When I was confident that the house would be happy, I printed out the PC board layout art and manually followed the traces, hand-re-creating my schematic. I did this to be as sure as possible that there were none mistakes.

You can have your house Doctor of Osteopathy PC boards only, operating theater have them stuff them as healthy (for a strong redundant toll). Because of grade-constructed rise and because I treasured to go though the use, I chose to have them do the stuffing.

The other thing the PC board house then wanted was a detailed Bill of Materials (BOM), listing, for each part, the figure (e.g. "C3", which they correlate with the CAD file cluster), measure, precise manufacturer name (e.g. "Kemet") and precise part number (e.g. "T491A334K035ATCAPT3216N-L"). The CAD program can automatically produce a BOM as only-formatted text, but they wanted it in a Microsoft Excel file anyway.

The unalterable affair the Personal computer board house wants is money :-) .

About a week later, I had finished (and stuffed) PC boards.

Stair 10: Pressure Principle Mechanically skillful Verbal description

We created a Plexiglass acrylic enclosure that essentially takes a replacement electrical relay and makes it taller by sitting "happening pass of" the replacement relay. We use the replacement electrical relay's connector and replacement relay's, advantageously, relay. The relay contact-to-connector-blade connections are left unchanged. Only the coil (solenoid) wires are "intercepted" and sent to/from the PC board.

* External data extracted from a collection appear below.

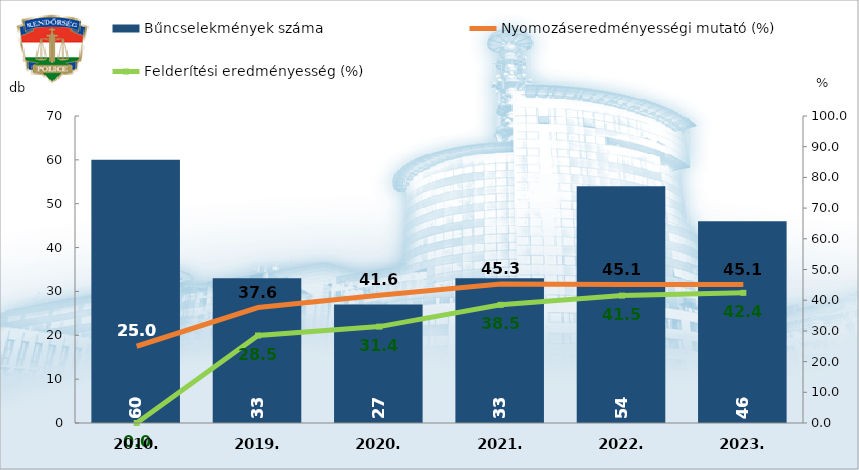
| Category | Bűncselekmények száma |
|---|---|
| 2010. | 60 |
| 2019. | 33 |
| 2020. | 27 |
| 2021. | 33 |
| 2022. | 54 |
| 2023. | 46 |
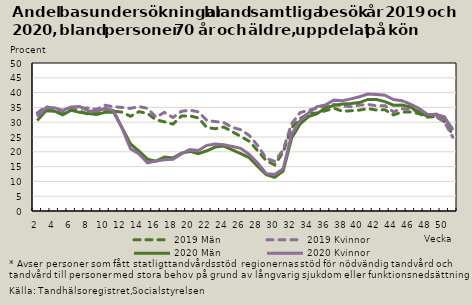
| Category | 2019 | 2020 |
|---|---|---|
| 2.0 | 33.084 | 31.81 |
| 3.0 | 35.292 | 34.818 |
| 4.0 | 34.552 | 34.904 |
| 5.0 | 33.816 | 33.981 |
| 6.0 | 34.697 | 35.125 |
| 7.0 | 34.8 | 35.319 |
| 8.0 | 34.814 | 33.832 |
| 9.0 | 34.338 | 33.692 |
| 10.0 | 35.707 | 34.686 |
| 11.0 | 35.23 | 33.942 |
| 12.0 | 34.972 | 27.988 |
| 13.0 | 34.666 | 21.028 |
| 14.0 | 35.278 | 19.28 |
| 15.0 | 34.674 | 16.278 |
| 16.0 | 31.715 | 16.912 |
| 17.0 | 33.326 | 17.287 |
| 18.0 | 31.583 | 17.487 |
| 19.0 | 33.67 | 19.291 |
| 20.0 | 34.067 | 20.779 |
| 21.0 | 33.502 | 20.416 |
| 22.0 | 30.611 | 22.18 |
| 23.0 | 30.215 | 22.664 |
| 24.0 | 29.875 | 22.4 |
| 25.0 | 28.243 | 21.798 |
| 26.0 | 27.459 | 21.179 |
| 27.0 | 25.524 | 19.094 |
| 28.0 | 22.074 | 16.216 |
| 29.0 | 17.785 | 12.671 |
| 30.0 | 16.783 | 12.331 |
| 31.0 | 20.594 | 14.256 |
| 32.0 | 29.458 | 25.926 |
| 33.0 | 33.234 | 30.578 |
| 34.0 | 34.063 | 33.149 |
| 35.0 | 34.713 | 35.275 |
| 36.0 | 35.591 | 35.839 |
| 37.0 | 35.978 | 37.492 |
| 38.0 | 35.515 | 37.286 |
| 39.0 | 35.245 | 37.872 |
| 40.0 | 35.774 | 38.58 |
| 41.0 | 35.979 | 39.497 |
| 42.0 | 35.566 | 39.366 |
| 43.0 | 35.598 | 39.137 |
| 44.0 | 33.501 | 37.646 |
| 45.0 | 34.538 | 37.263 |
| 46.0 | 34.278 | 36.147 |
| 47.0 | 33.684 | 34.668 |
| 48.0 | 32.559 | 32.723 |
| 49.0 | 32 | 32.485 |
| 50.0 | 30.217 | 31.875 |
| 51.0 | 24.944 | 27.277 |

We created a jig to aid assemble the Plexiglass enclosure, soh that we could make individual if required, but as wel to allay construction.

We used smoked high-temperature Plexiglass so that we can visualize the LEDs. It's important to use of goods and services the proper resinous for it. We constructed a rectangular enclosure that extends the "height" of the AC Delco relay and has the PC board decorated "preceding" it. The existing male connector pins on the "bottom" of the relay continues to be used (to plug into the Viper egg-producing connector) and a black 6'9" 16AWG cable to a ground lug pigtail wire to append GND (GND is not useable at the electrical relay connector, and we suffice non privation to require the user to cut whatsoever cables).

It is important, when assembling, to make sure whatever of "your" wires do non interfere in the mechanical operation of the relay, e.g. getting crowded in the contacts or blown parts.

It should be able-bodied to withstand bumps, shocks, and continuous vibration.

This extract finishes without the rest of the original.